I have been remiss in keeping my blog up to date recently but my travel schedule – and speaking commitments as a part of that – have overwhelmed my previous dedication. Mea culpa! As such this series of posts amounts to a “catch up” adding a series of comments and thoughts I have written down over recent months. In no particular order, they are as follows:
“Of locomotives, oil tankers and coal trucks”
Although the term ‘decoupling’ lost favour as stock indices even in emerging markets tumbled in the wake of the 2008 Credit Crunch, if one looks merely at the macroeconomic performance of the global economy, decoupling is indeed a fair description of what has happened. The world has divided itself broadly into two economic tracks: the fast one led by the locomotives of China and, to a lesser extent, India versus the slow one headed by the Puffing Billies of the US, Europe and Japan.
In 2009, the rest of the world attached themselves to whichever train most dominated their export profile.
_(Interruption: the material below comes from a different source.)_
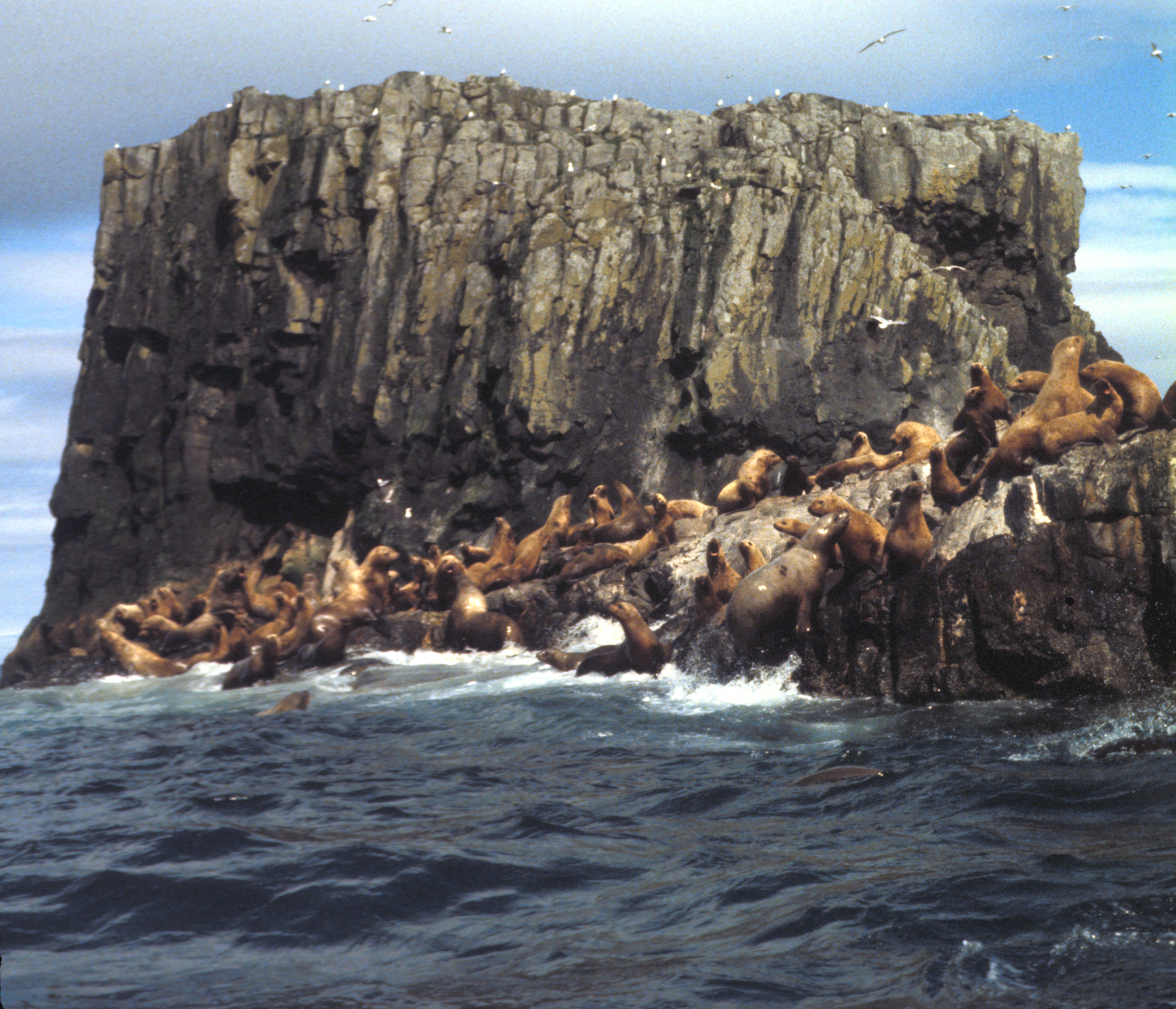 Aiugunak Pinnacles, Steller Sea lions
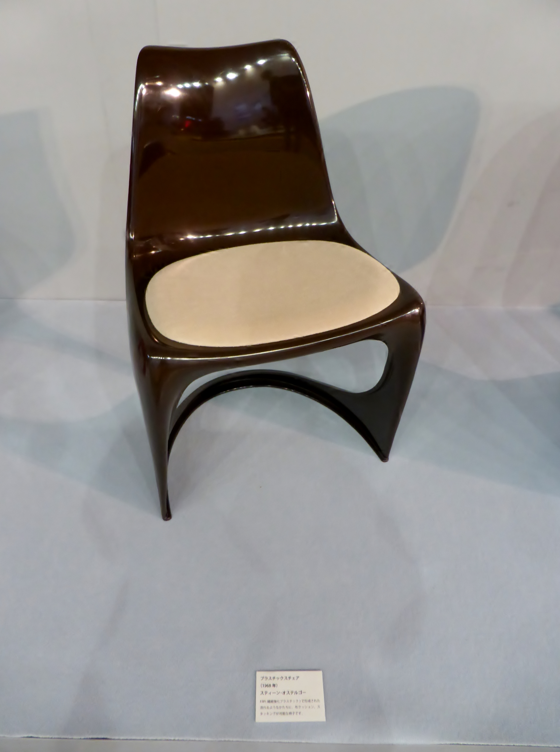 プラスチックスチェアを撮影。

Nearly every other country could be classified as one of three types of rolling stock: coal trucks (exporting coal, metals and other resources) or oil tankers (oil alone) or passenger cars (net resource importers).
It would be neat but incorrect to conclude that the first two resource-rich categories hitched themselves to the growth engines of Asia in 2009 whilst the passenger cars – epitomised by Mexico and Eastern Europe – had little alternative but to trundle along behind their adjacent locomotives. Yes, the coal trucks went largely with Asia and the passenger cars went mostly with Europe and the US but the latter were – in 2009 at least – joined by the oil tankers too as the West’s energy needs remain more oil-intensive; by contrast, the East’s energy needs were still more coal-based. Since then, as China’s appetite for oil has continued to grow apace, the oil tankers have started to ‘jump tracks’ and hitch themselves more to the Asian locomotive, though they have yet to make the transition completely.
If the New Normal does grasp most of the big Western markets in its icy grip – though less so Germany, it seems, again because of its strong export profile of capital goods to China – then the Western train is set for a long journey at low speed. By contrast, countries that have resources to export to both the hungry Chinese Dragon and the now tap-dancing Indian Elephant have, by coupling themselves to the fast train, already shielded themselves from the so-called “global” slowdown. (Note that Western commentators – and too many of their ilk in South Africa – frequently mislabel what has essentially been a Western phenomenon as a “global” one.)
As China’s resource-intensive growth phase still has a good decade to run and the Indian equivalent has at least three decades to go (not to mention the roles being played by the supporting cast of their smaller but often still heavily populated Asian neighbours like Indonesia at 235m, Vietnam at 86m, and Bangladesh at 165m), the commodity super-cycle still has very long secular legs. This can only be good for the future prospects of resource-rich nations, be they coal trucks or oil tankers, whether they are in emerging or developed markets.
South Africa has, up till now, for the most part chosen to ride the wrong train despite our resource-rich export profile. Partly because there are vested interests defending established traditions – usually practitioners of the dark science of Sandtonomics and its associate school, Constantianomics – who still see us more as South Tuscany than South Africa, our economic orientation has been not been what it should have become: towards the Orient and not the Occident. The sooner we abandon the Old World train and hitch ourselves to the New One – in other words see ourselves for what we in South Africa are and for what we can become rather than some faux-European outpost adrift in the Southern Hemisphere – the better it will be for our collective future.
As the people of the aptly named Mpumalanga (“the place of the dawn”) can surely testify, the sun rises in the East and sets in the West.